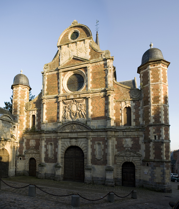 Chapelle du Collège d'Eu, Seine-Maritime
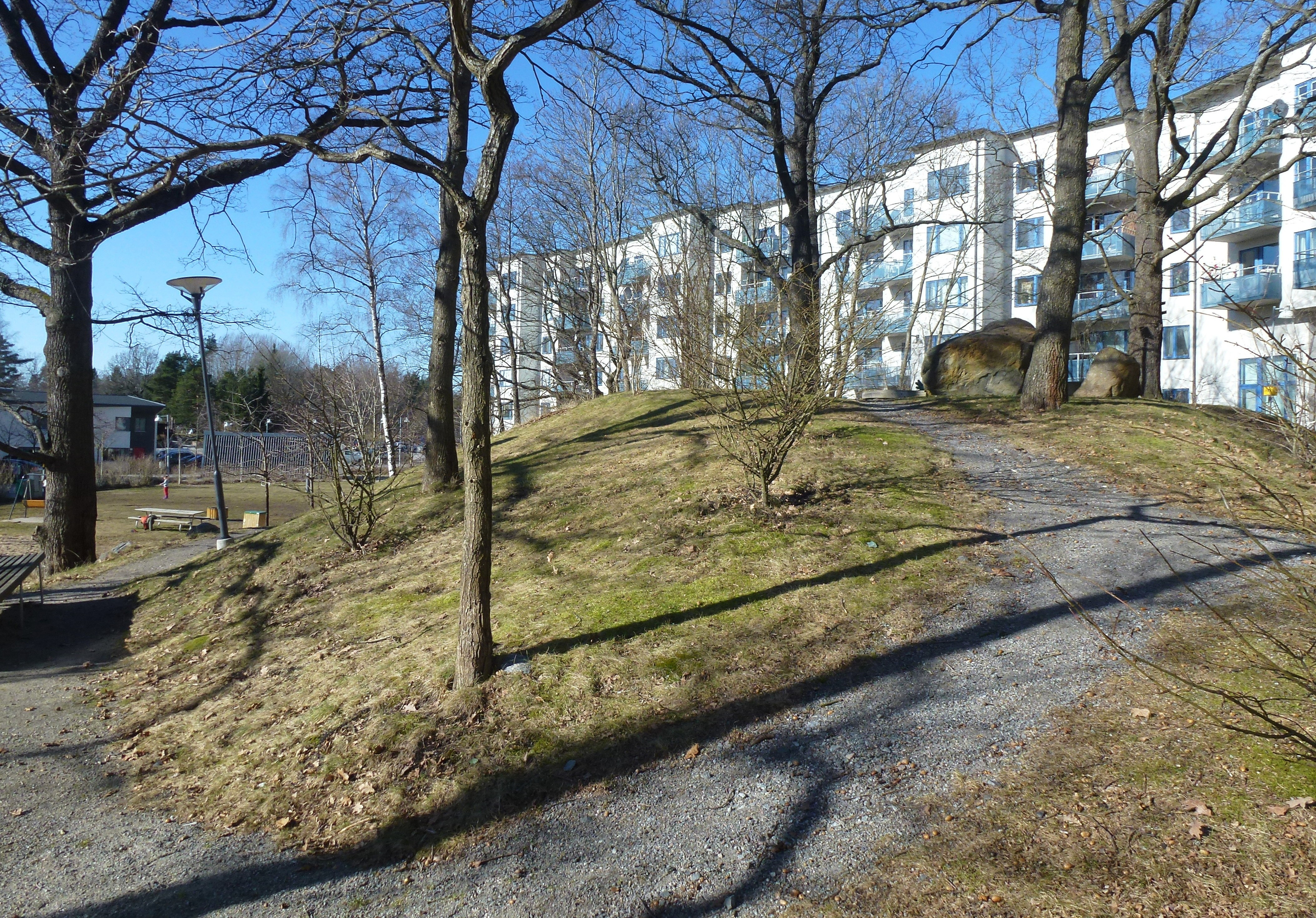 Kvarteret Bäverdalen i Rågsved, platsen för torpet Bjursätra
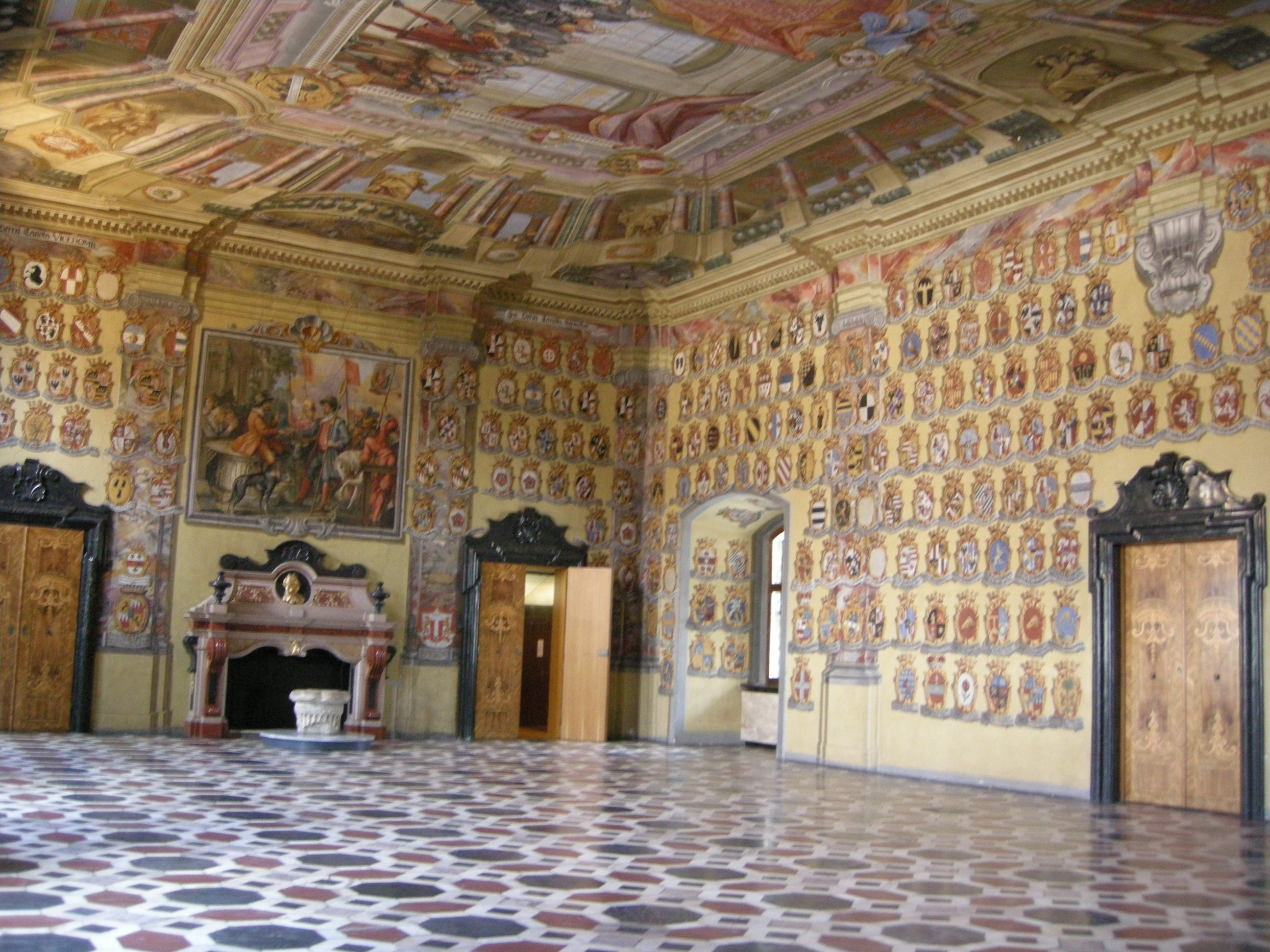 Landhaus Klagenfurt, Wappensaal

---------------

INSTRUCTIONS TO FOLLOW
Word for word, repeat the data above with the pictures left out.

REPLY TO THE TASK
 Chapelle du Collège d'Eu, Seine-Maritime
 Kvarteret Bäverdalen i Rågsved, platsen för torpet Bjursätra
 Landhaus Klagenfurt, Wappensaal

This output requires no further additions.